There was an impudent twinkle in his eye, as it were impertinence trying to get the better of beer, and I reiterated “Elberthal,” growing very red, and cursing all foreign speeches by my gods—a process often employed, I believe, by cleverer persons than I, with reference to things they do not understand.

Schon fort, Fräulein,” he continued, with a grin.

“But where—what—Elberthal!”

He was about to make some further reply, when, turning, he seemed to see some one, and assumed a more respectful demeanor. I too turned, and saw at some little distance from us a gentleman sauntering along, who, though coming toward us, did not seem to observe us. Would he understand me if I spoke to him? Desperate as I was, I felt some timidity about trying it. Never had I felt so miserable, so helpless, so utterly ashamed as I did then. My lips trembled as the new-comer drew nearer, and the porter, taking the opportunity of quitting a scene which began to bore him, slipped away. I was left alone on the platform, nervously snatching short glances at the person slowly, very slowly approaching me. He did not look up as if he beheld me or in any way remarked my presence. His eyes were bent toward the ground: his fingers drummed a tune upon his chest. As he approached, I heard that he was humming something. I even heard the air; it has been impressed upon my memory firmly enough since, though I did not know it then—the air of the march from Raff’s Fifth Symphonie, the “Lenore.” I heard the tune softly hummed in a mellow voice, as with face burning and glowing, I placed myself before him. Then he looked suddenly up as if startled, fixed upon me a pair of eyes which gave me a kind of shock; so keen, so commanding were they, with a kind of tameless freedom in their glance such as I had never seen before.

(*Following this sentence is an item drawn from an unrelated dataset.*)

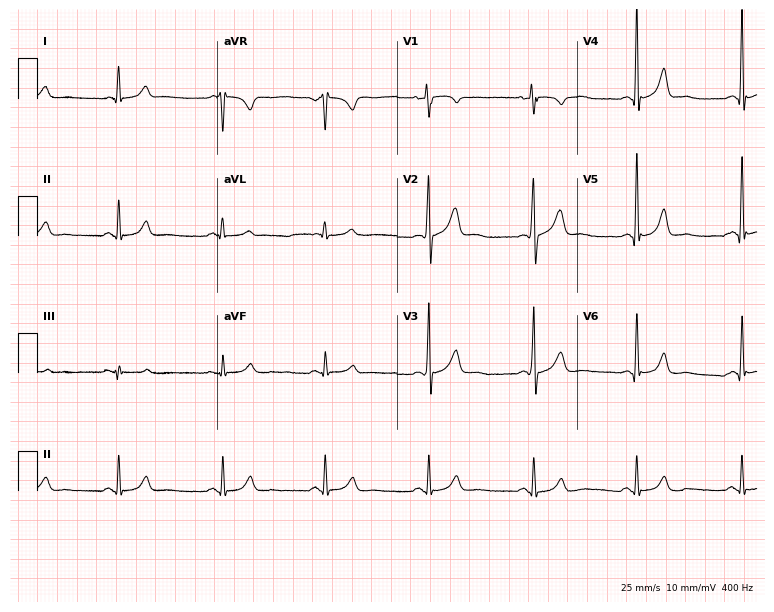
Electrocardiogram (7.3-second recording at 400 Hz), a 44-year-old man. Overall reading on record: normal ECG.

Arrested (no doubt by my wild and excited appearance), he stood still and looked at me, and as he looked a slight smile began to dawn upon his lips. Not an Englishman. I should have known him for an outlander anywhere. I remarked no details of his appearance; only that he was tall and had, as it seemed to me, a commanding bearing. I stood hesitating and blushing. (To this very day the blood comes to my face as I think of my agony of blushes in that immemorial moment.) I saw a handsome—a very handsome face, quite different from any I had ever seen before: the startling eyes before spoken of, and which surveyed me with a look so keen, so cool, and so bright, which seemed to penetrate through and through me; while a slight smile curled the light mustache upward—a general aspect which gave me the impression that he was not only a personage, but a very great personage—with a flavor of something else permeating it all which puzzled me and made me feel embarrassed as to how to address him. While I stood inanely trying to gather my senses together, he took off the little cloth cap he wore, and bowing, asked:

Mein Fräulein, in what can I assist you?”

His English was excellent—his bow like nothing I had seen before. Convinced that I had met a genuine, thorough fine gentleman (in which I was right for once in my life), I began:

“I have lost my way,” and my voice trembled in spite of all my efforts to steady it. “In a crowd I lost my friends, and—I was going to Elberthal, and I turned the wrong way—and—”

“Have come to destruction, nicht wahr?” He looked at his watch, raised his eyebrows and shrugged his shoulders. “The Elberthal train is already away.”

“Gone!” I dropped my rugs and began a tremulous search for my pocket-handkerchief. “What shall I do?”